How to Connect AI Agents with Context Graphs Across Domains
AI teams rarely struggle because they have no tools. They struggle because the tools don’t talk to each other.
Documents sit in one place. Structured data lives in another. GenAI experiments run in parallel. Agents appear in different teams. Then someone asks the hard question: how do you make all of this work together in production?
That was the focus of our recent Community Call with Previsant cofounders Satya Sachdeva, CTO, and Doug Ramsey, CEO. They walked through Previsant’s Adaptive Intelligence Platform and showed how it connects unstructured documents, domain-specific schemas, AI agents, MCP, structured data, and Memgraph as the graph layer.
Missed the live session? Watch the full Previsant x Memgraph Community Call recording for the full architecture walkthrough, live demos, and Q&A.

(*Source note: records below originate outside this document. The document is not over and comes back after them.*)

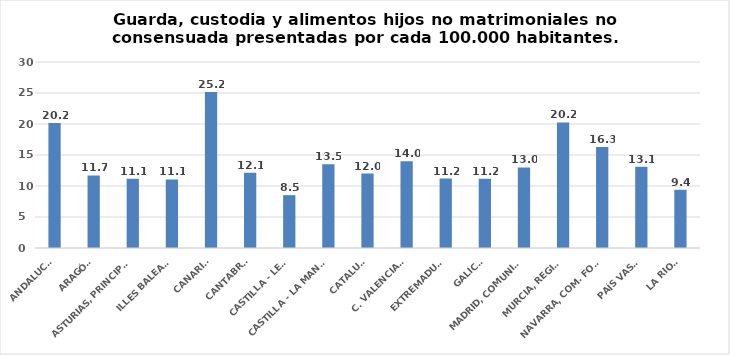
| Category | Series 0 |
|---|---|
| ANDALUCÍA | 20.18 |
| ARAGÓN | 11.695 |
| ASTURIAS, PRINCIPADO | 11.15 |
| ILLES BALEARS | 11.052 |
| CANARIAS | 25.179 |
| CANTABRIA | 12.132 |
| CASTILLA - LEÓN | 8.523 |
| CASTILLA - LA MANCHA | 13.498 |
| CATALUÑA | 12.013 |
| C. VALENCIANA | 13.986 |
| EXTREMADURA | 11.193 |
| GALICIA | 11.156 |
| MADRID, COMUNIDAD | 13.003 |
| MURCIA, REGIÓN | 20.242 |
| NAVARRA, COM. FORAL | 16.275 |
| PAÍS VASCO | 13.094 |
| LA RIOJA | 9.39 |

Here are the key takeaways from the session.
Key Takeaway 1: Production-Ready AI Apps Need Connected Architecture
The session started with a practical problem. Many organizations now have GenAI applications, AI agents, relational databases, and analytics systems. But those pieces often run in separate corners of the business.

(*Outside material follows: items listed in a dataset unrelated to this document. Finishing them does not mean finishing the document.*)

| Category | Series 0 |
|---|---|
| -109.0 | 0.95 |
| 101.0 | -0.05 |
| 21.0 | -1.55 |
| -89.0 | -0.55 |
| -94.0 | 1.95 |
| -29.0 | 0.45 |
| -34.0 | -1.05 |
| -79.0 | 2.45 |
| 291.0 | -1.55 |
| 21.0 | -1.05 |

Previsant built its Adaptive Intelligence Platform to connect those pieces into one architecture. The platform brings together the following:
- GenAI
- AI agents
- Memgraph as the graph database
- Structured data from relational databases
- MCP server connectivity
- Vector retrieval for document search
The aim is to build a context layer where extracted entities, document evidence, relationships, rules, and structured business data can be queried together.
That’s where Memgraph fits. In Previsant’s architecture, Memgraph stores the graph of entities and relationships that the rest of the AI workflow can use for reasoning, traceability, and cross-system analysis.

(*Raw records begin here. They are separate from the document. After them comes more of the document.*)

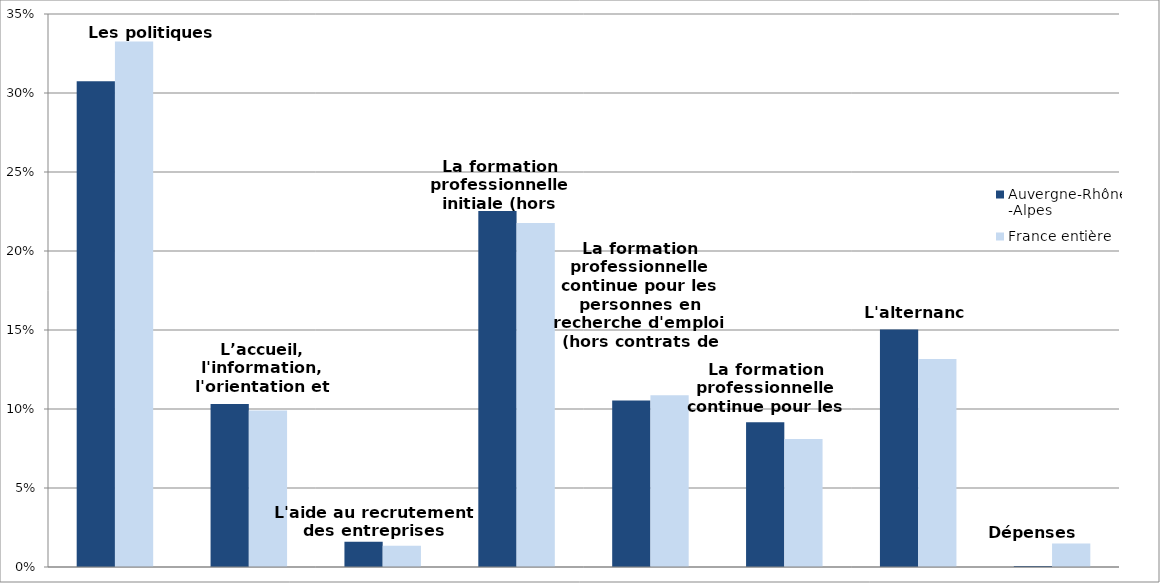
| Category | Auvergne-Rhône-Alpes | France entière |
|---|---|---|
| Les politiques d'emploi | 0.307 | 0.333 |
| L’accueil, l'information, l'orientation et l'accompagnement | 0.103 | 0.099 |
| L'aide au recrutement des entreprises | 0.016 | 0.013 |
| La formation professionnelle initiale (hors apprentissage) | 0.225 | 0.218 |
| La formation professionnelle continue pour les personnes en recherche d'emploi (hors contrats de professionnalisation) | 0.105 | 0.109 |
| La formation professionnelle continue pour les actifs occupés | 0.092 | 0.081 |
| L'alternance | 0.15 | 0.132 |
| Dépenses non-ventilables | 0.001 | 0.015 |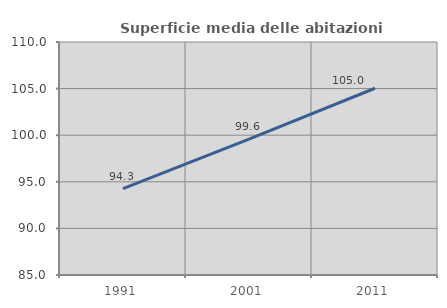
| Category | Superficie media delle abitazioni occupate |
|---|---|
| 1991.0 | 94.274 |
| 2001.0 | 99.581 |
| 2011.0 | 105.038 |

Key Takeaway 2: What Is the Adaptive Intelligence Platform?
Previsant’s Adaptive Intelligence Platform is built for workflows where context is scattered across documents, structured data, source-system code, runtime logs, and AI environments.
The platform brings those pieces into a connected architecture. Unstructured documents can be ingested, entities and relationships can be extracted into Memgraph, and structured data can be brought in through MCP-connected systems.
That makes the platform useful across several applications:
- Knowledge graph and GraphRAG workflows
- Cross-system data lineage
- AI governance
- Payment integrity analysis
The platform started from a practical question: how can teams extract rules from large sets of complex documents and connect them back to operational data?
Healthcare payment integrity was the first use case where this pattern proved useful. Rules from Medicare and Medicaid documents could be extracted, compared across sources, and connected back to claims data for waste and abuse analysis.
But the broader point is the architecture itself. The same pattern now supports insurance claims research, legal workflow analysis, manufacturing inspection reports, and lineage across source systems, data warehouses, and AI environments.
Key Takeaway 3: How Domain-Specific Schemas Improve GraphRAG
Previsant’s knowledge graph application supports multiple domains through a configurable schema layer.
It is possible to select a domain such as insurance, finance, healthcare, retail, or manufacturing. Based on that domain, the platform can populate a default schema that defines what should be extracted into Memgraph.
The schema includes entities, relationships, and synonyms. Synonyms are especially important in document-heavy workflows.
For example, an insurance document might refer to the same person as a policyholder, named insured, or first party claimant. In Previsant’s schema, those terms can map to the same canonical entity in the graph.

That helps prevent a common document extraction issue where related terms are treated as separate concepts just because the wording changes from one document to another.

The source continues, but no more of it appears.